None of this could have escaped the scrutiny of the hierachy of AmBank in KL, particularly given the massive sums involved. These were the top deals at the bank at the time. And it is this fact that demands an investigation and explanation from the Australian financial regulators known as  ASIC, because the majority shareholder of AmBank is the leading Australian bank ANZ.
Sarawak Report has already pointed out along with others that all the top ranking officials stationed to managed AmBank in KL were on secondment from ANZ’s Sydney headquarters, a matter advertised as a badge of strong managment by the then Head of ANZ, Mike Smith, who had presided over the expansion of ANZ into Southeast Asia.
Mike Smith, like Goldman Sach’s Lloyd Blankfein, surprised many by taking an early departure from his Chief Executive’s post, just as the 1MDB issue started to hot up around his bank. A number of other key Australian executives have also moved on to greater things, including the former AmBank Chief Financial Officer, who has taken up a leading job in another financial group. The AmBank CEO of the time Ashok Ramamurthy relocated back to Sydney early.

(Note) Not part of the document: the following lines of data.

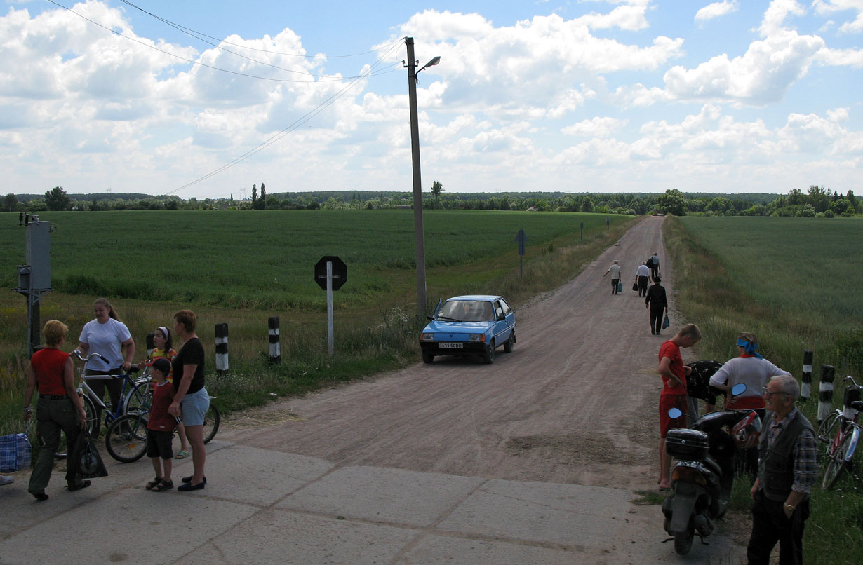 Залізничний переїзд біля з.п. Лотос. Вид з поїзда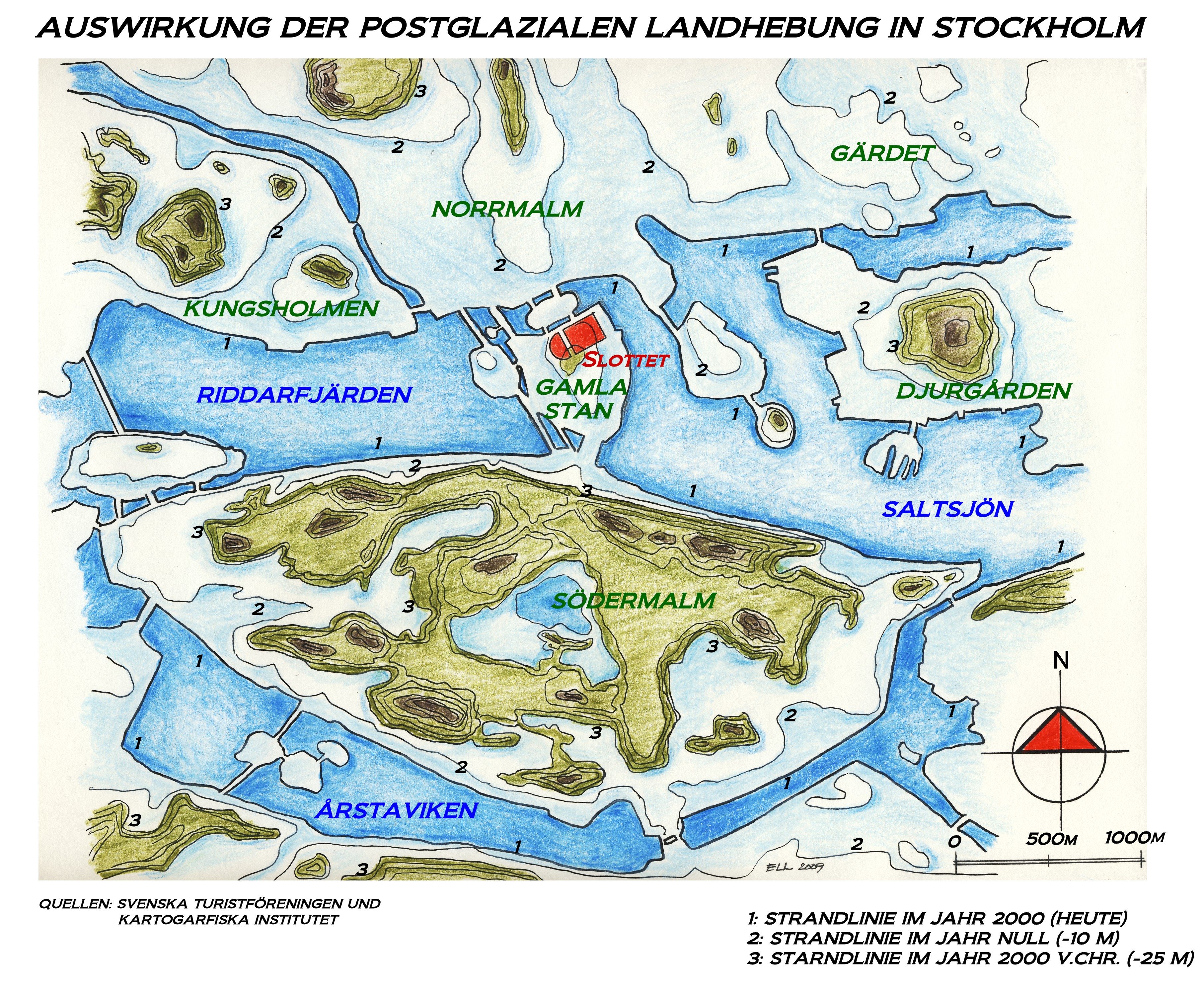 Die postglaciale Landhebung in Stockholm und Umgebung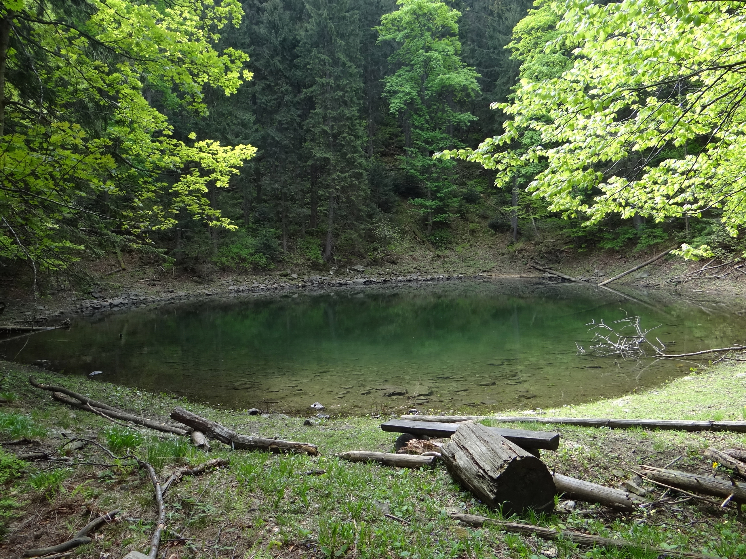 Mokry Stawek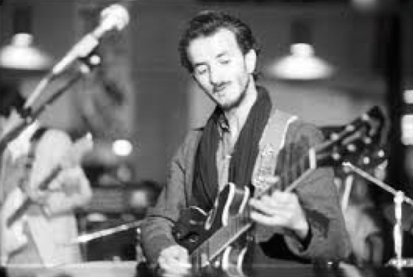 Lotfi Attar, guitariste algérien et ex leader du groupe mythique Raïna Raï.

However, despite persistent and compelling information that all such senior officials in KL along with ANZ’s own top brass had to have known about the massive transactions and also the huge sums that later poured into Najib’s own personal account at AmBank, there has been no announcement of an official enquiry by ASIC or investigations into malpractice.
Mike Smith’s successor as CEO Shayne Elliott told Australian MPs when questioned that ANZ’s seconded staff in KL had no duty to report back to ANZ or apparent duty to maintain standards of due diligence, despite ANZ’s largest single 20% shareholding in the bank:
“Once those employees are seconded there, they essentially sever their ties with ANZ almost 100 per cent,”
That claim by the bank’s head honcho was made in October 2016, since when the full nature of the scandal has become increasingly and unavoidably clear. Other banks have been investigated, punished, fined by different regulators and Goldman has apologised and admitted money was misappropriated from the bonds it raised.
Sarawak Report has also showed that ANZ’s own PR has contradicted the claim about the severing of ties:
Not so 'severed' after all!
“Mr Ramamurthy will also report to ANZ” – not so ‘severed’ after 
all!
The Australian prime minister at the time of the 1MDB misappropriations, Tony Abbott, tweeted his disappointment that Najib Razak (whom he described as a ‘good friend to Australia’) was defeated on May 9th.
However, Abbott’s successors ought to wake up to the fact that matters have moved on and slowly and inexorably investigators from the new government of Malaysia are turning up the details of exactly what happened at AmBank during the course of the 1MDB scandal.
That looks likely to include ANZ’s role in the affair and in any cover-up conducted by the Australian bank, including failures – deliberate or otherwise – on the part of the Australian regulators.